Lowari Pass/Top road, near Chitral Valley, KPK, Pakistan
Lowari Pass/Top road, near Chitral Valley, KPK, Pakistan

Lowari Pass

Lower Chitral DistrictUpper Dir DistrictMountain passes of Khyber PakhtunkhwaHindu Raj
4 min read

Every spring, the snow melts on Lowari Pass and the dead appear. Travelers who attempted the crossing during winter, buried by avalanches that strike without warning between the high walls of the Hindu Raj Mountains, lie where they fell until the thaw finds them. It is a grim seasonal ritual on what remains the shortest route between Chitral and Peshawar -- and at 10,230 feet, paradoxically, the lowest pass into one of Pakistan's most isolated regions. The alternatives are worse: a journey down the Kunar River through hostile Afghan territory, or the much longer route over Shandur Top to Gilgit. So people keep crossing Lowari, as they have for centuries, and the mountains keep extracting their toll.

Gateway to Chitral

Lowari Pass -- also called Lowari Top, though the word "Top" is believed to come not from English but from an ancient language no longer spoken in the region -- connects the Chitral District to Upper Dir in Khyber Pakhtunkhwa province. It is one of four major mountain passes into Chitral, alongside the Dorah Pass from Badakhshan in Afghanistan, Shandur Top from Gilgit, and Broghol from the Wakhan Corridor. At 10,230 feet, Lowari is by far the lowest of these crossings; the others range from 12,000 to 15,000 feet. That relative accessibility is what makes it the primary route, despite the dangers. The pass cuts through the Hindu Raj Mountains, a spur of the higher Hindu Kush, threading between peaks that tower above the road on both sides.

Guardians and Porters

The communities on either side of Lowari have shaped their lives around the pass for generations. On the Chitral side live the people of Ashret, speakers of the Palula language, who were historically assigned by the Mehtar of Chitral to serve as guardians of the crossing. Their role was both practical and political -- controlling access to Chitral's most vulnerable entry point. On the Dir side, Khowar people make their living as porters, carrying loads across the pass when vehicles cannot. During the six months of annual closure, from late November through May, these porters become the only link between Chitral and the outside world. The pass has also claimed its share of notable victims: in 1954, the Mehtar of Chitral himself was killed when his airplane crashed into Lowari Top.

Six Months of Silence

Heavy snow renders Lowari Pass impassable to vehicles for roughly half the year. The closure typically runs from late November to the end of May, and during those months the mountains on either side create a natural funnel for avalanches. Snow accumulates on the steep slopes, and when it releases, there is nowhere to go but down -- across the road and onto anyone caught in the open. The danger is not theoretical. Bodies recovered each spring testify to the risk accepted by those who attempt the winter crossing on foot, whether driven by urgency, commerce, or simple miscalculation. Despite its reputation as one of the ten most dangerous roads in Pakistan, the pass remains popular because geography offers no better option. Chitral is boxed in by mountains and international borders, and Lowari is the least bad way through.

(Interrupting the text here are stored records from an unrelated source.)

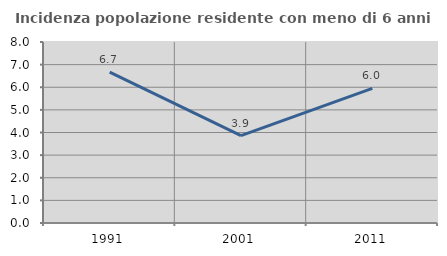
| Category | Incidenza popolazione residente con meno di 6 anni |
|---|---|
| 1991.0 | 6.667 |
| 2001.0 | 3.859 |
| 2011.0 | 5.954 |
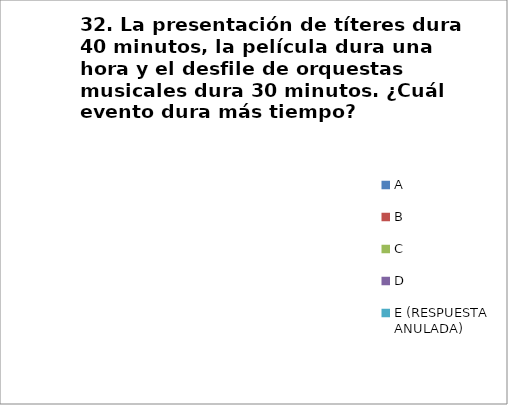
| Category | CANTIDAD DE RESPUESTAS PREGUNTA (32) | PORCENTAJE |
|---|---|---|
| A | 0 | 0 |
| B | 0 | 0 |
| C | 0 | 0 |
| D | 0 | 0 |
| E (RESPUESTA ANULADA) | 0 | 0 |
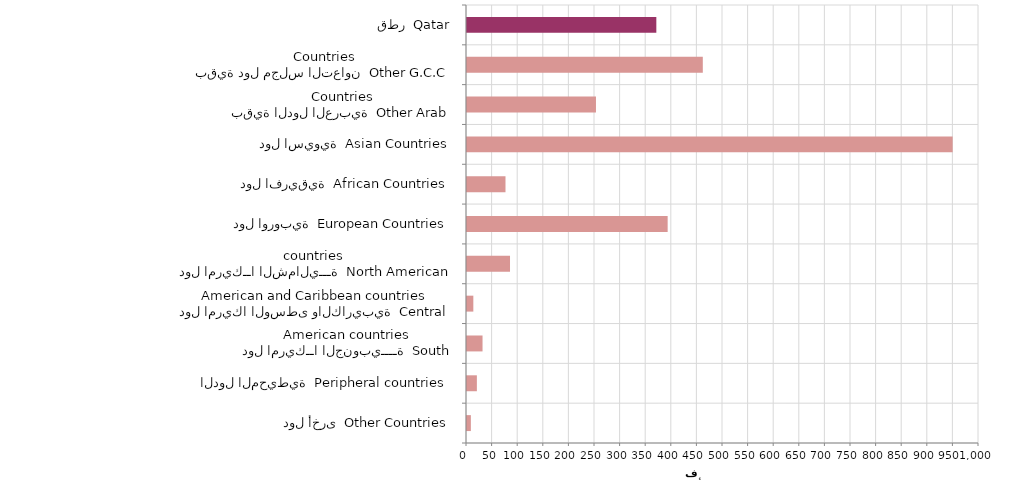
| Category | Series 0 |
|---|---|
| دول أخرى  Other Countries | 7530 |
| الدول المحيطية  Peripheral countries | 19284 |
| دول امريكــا الجنوبيــــة  South American countries | 30337 |
| دول امريكا الوسطى والكاريبية  Central American and Caribbean countries | 12362 |
| دول امريكــا الشماليـــة  North American countries  | 83998 |
| دول اوروبية  European Countries | 391902 |
| دول افريقية  African Countries | 75184 |
| دول اسيوية  Asian Countries | 948520 |
| بقية الدول العربية  Other Arab Countries | 251903 |
| بقية دول مجلس التعاون  Other G.C.C Countries | 460562 |
| قطر  Qatar | 369792 |
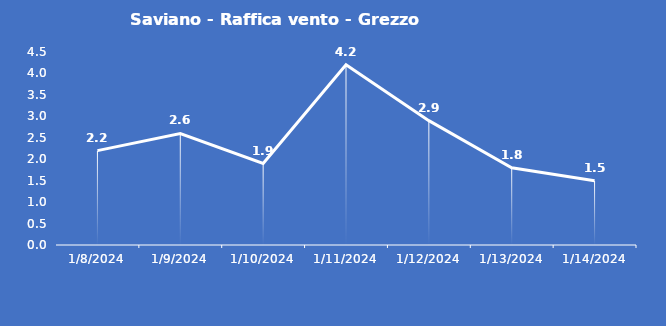
| Category | Saviano - Raffica vento - Grezzo (m/s) |
|---|---|
| 1/8/24 | 2.2 |
| 1/9/24 | 2.6 |
| 1/10/24 | 1.9 |
| 1/11/24 | 4.2 |
| 1/12/24 | 2.9 |
| 1/13/24 | 1.8 |
| 1/14/24 | 1.5 |
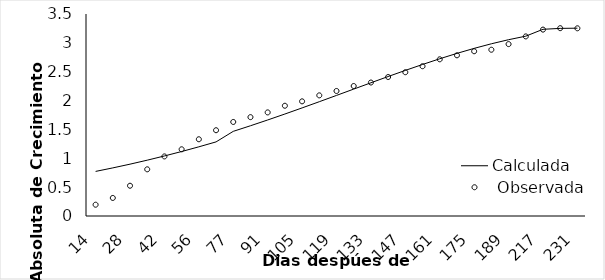
| Category | Calculada |  Observada |
|---|---|---|
| 14.0 | 0.772 | 0.196 |
| 21.0 | 0.833 | 0.313 |
| 28.0 | 0.898 | 0.524 |
| 35.0 | 0.967 | 0.809 |
| 42.0 | 1.04 | 1.032 |
| 49.0 | 1.117 | 1.156 |
| 56.0 | 1.199 | 1.33 |
| 63.0 | 1.284 | 1.486 |
| 77.0 | 1.467 | 1.629 |
| 84.0 | 1.564 | 1.713 |
| 91.0 | 1.664 | 1.795 |
| 98.0 | 1.767 | 1.91 |
| 105.0 | 1.873 | 1.987 |
| 112.0 | 1.98 | 2.09 |
| 119.0 | 2.089 | 2.166 |
| 126.0 | 2.199 | 2.252 |
| 133.0 | 2.308 | 2.313 |
| 140.0 | 2.416 | 2.408 |
| 147.0 | 2.522 | 2.491 |
| 154.0 | 2.625 | 2.595 |
| 161.0 | 2.724 | 2.715 |
| 168.0 | 2.818 | 2.784 |
| 175.0 | 2.904 | 2.855 |
| 182.0 | 2.984 | 2.881 |
| 189.0 | 3.055 | 2.978 |
| 196.0 | 3.116 | 3.112 |
| 217.0 | 3.235 | 3.23 |
| 224.0 | 3.251 | 3.255 |
| 231.0 | 3.254 | 3.252 |
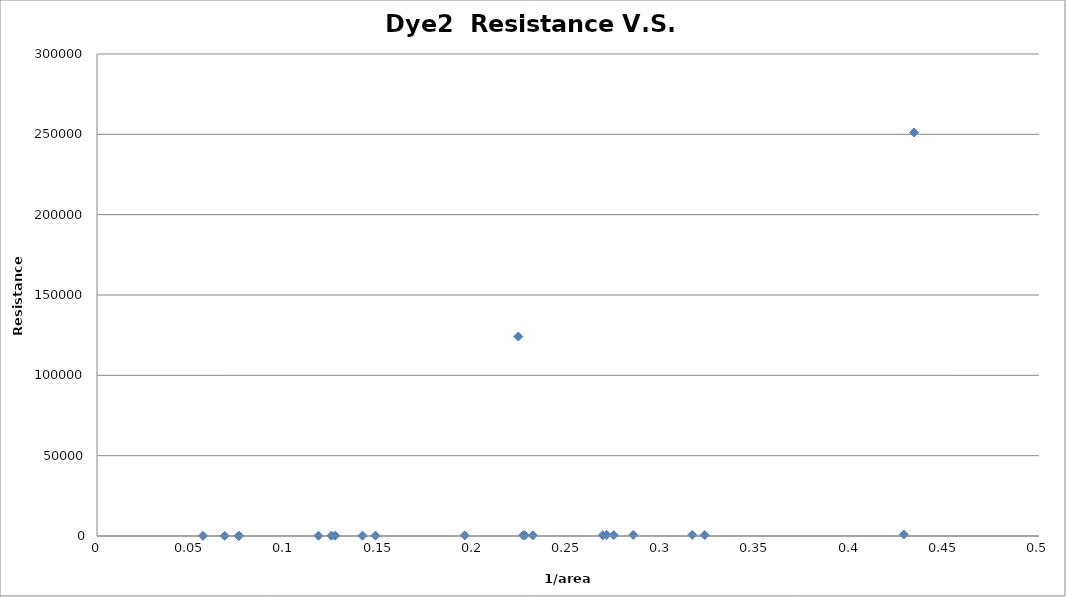
| Category | Series 0 |
|---|---|
| 0.31593580184506515 | 710.145 |
| 0.42822884549503254 | 916.84 |
| 0.4336889582791223 | 251125 |
| 0.27430326969497476 | 585.923 |
| 0.2313315443693902 | 441.95 |
| 0.32261186566441913 | 581.828 |
| 0.27056277056277056 | 638.205 |
| 0.2846326815244926 | 658.738 |
| 0.22616759018432653 | 463.34 |
| 0.19516003122560502 | 382.97 |
| 0.26846358291497757 | 464.359 |
| 0.22361859612245355 | 124169.852 |
| 0.22708692887637388 | 448.06 |
| 0.12439667612081405 | 197.795 |
| 0.11759310434036148 | 191.747 |
| 0.1409046075806679 | 210.904 |
| 0.14782840079236023 | 210.904 |
| 0.12640307412276267 | 197.795 |
| 0.06774149844194555 | 86.151 |
| 0.05625246104517073 | 73.109 |
| 0.07543298533582765 | 90.166 |
| 0.07512696457012351 | 89.162 |

A Tunnel Beneath the Mountain

In 2017, a South Korean company called Sambu completed the Lowari Tunnel, an 8.5-kilometer passage bored beneath the pass to provide year-round access to Chitral. The project was meant to solve the problem that had defined life on Lowari for centuries -- seasonal isolation, avalanche deaths, the annual severing of Chitral from the rest of Pakistan. Construction began in 2005, was redesigned from a rail tunnel to a road tunnel in 2009, and the tunnel was inaugurated by Prime Minister Nawaz Sharif in July 2017, finally offering a route that bypasses the most dangerous sections of the pass. Whether the tunnel will hold against the same forces that have always governed this landscape -- the weight of snow, the patience required by altitude, the sheer difficulty of maintaining infrastructure in the Hindu Raj -- remains an open question. The mountains have outlasted every human engineering project attempted on their slopes so far.

From the Air

Located at 35.35N, 71.80E in the Hindu Raj Mountains of Khyber Pakhtunkhwa, Pakistan, at an elevation of 10,230 feet. The pass connects the Chitral and Upper Dir districts, cutting through steep mountain terrain. From the air, the road is visible as a thin line switchbacking through snow-covered slopes in winter. The Lowari Tunnel (8.5 km) runs beneath the pass. The nearest significant airfield is Chitral Airport (OPCH) to the northwest. Expect severe mountain weather, high winds, turbulence along ridgelines, and reduced visibility during winter months. The Hindu Kush range rises to the north and west.